A range of acrylonitrile styrene polymer chemistries may be used in the polymer blends of the present invention. However, preferred polymers include acrylonitrile butadiene styrene (ABS), acrylonitrile styrene acrylate (ASA), styrene acrylonitrile, methyacrylate-acrylonitrile- butadiene-styrene, acrylonitrile-(ethylene-propylene-diene)-styrene, acrylonitrile-(chlorinated polyethylene)-styrene, and acrylonitrile ethylene styrene. Particularly preferred are ABS and ASA.

ABS and ASA are derived from acrylonitrile monomers, styrene monomers and a tertiary monomer which is a 1,3-butadiene monomer in the case of ABS or an acrylate monomer in the case of ASA.

Preferred tertiary monomers, once in the polymer, may have the structure:

It will be appreciated that the butadiene monomer structures allow for cross-linking. The ABS and ASA may be derived by polymerising the styrene and acrylonitrile polymers in the presence of pre-formed polymers of the tertiary monomer, thereby providing chains of tertiary monomer interspersed with poly(styrene-co-acrylonitrile).
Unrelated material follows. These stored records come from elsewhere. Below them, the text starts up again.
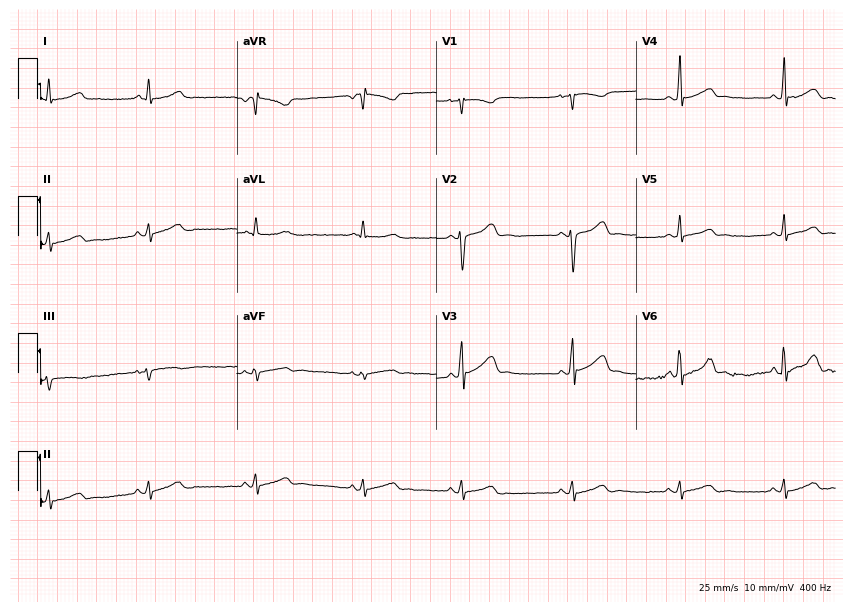
ECG (8.1-second recording at 400 Hz) — a 21-year-old female. Labelled as a normal ECG.
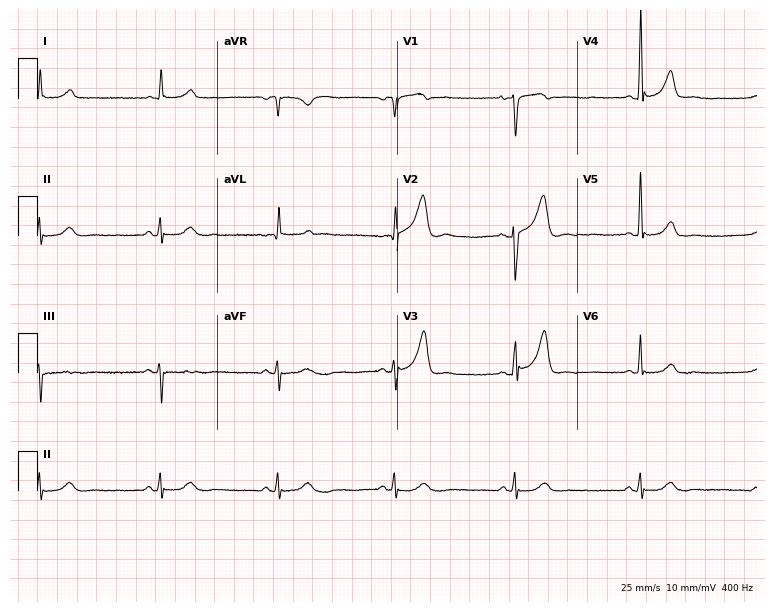
ECG — a male patient, 70 years old. Labelled as a normal ECG.
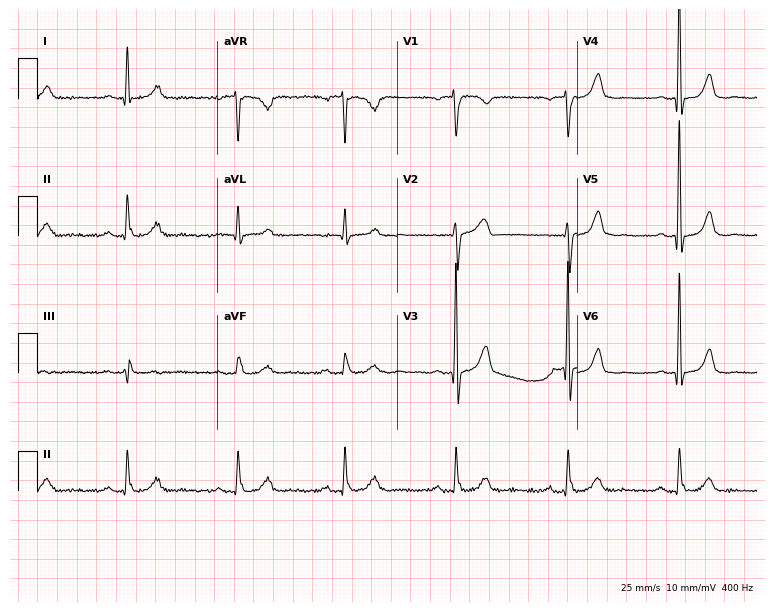
12-lead ECG from a 69-year-old male. No first-degree AV block, right bundle branch block (RBBB), left bundle branch block (LBBB), sinus bradycardia, atrial fibrillation (AF) or sinus tachycardia recorded for this tracing. Findings outside these six are not listed.

The ABS and ASA may be derived from at least 15 % by weight of acrylonitrile, at least 40 % by weight of styrene, and at least 5 % by weight of the tertiary monomer. Preferably, none of the monomers are used in an amount of greater than 60 % by weight.

Typically, ABS and ASA will be derived from up to 10 %, preferably up to 5 %, and more preferably up to 1 %, by weight of monomer other than acrylonitrile, styrene and tertiary monomers. ABS and ASA may be derived solely from the acrylonitrile, styrene and tertiary monomers.

Whether ABS or ASA is preferred will depend on the application. Where the polymer composition is to be directly exposed to daylight, then ASA may be preferred due to its enhanced UV stability. However, ABS may have slightly superior low temperature strength properties than ASA, making ABS the preferred option for use in a cold environment.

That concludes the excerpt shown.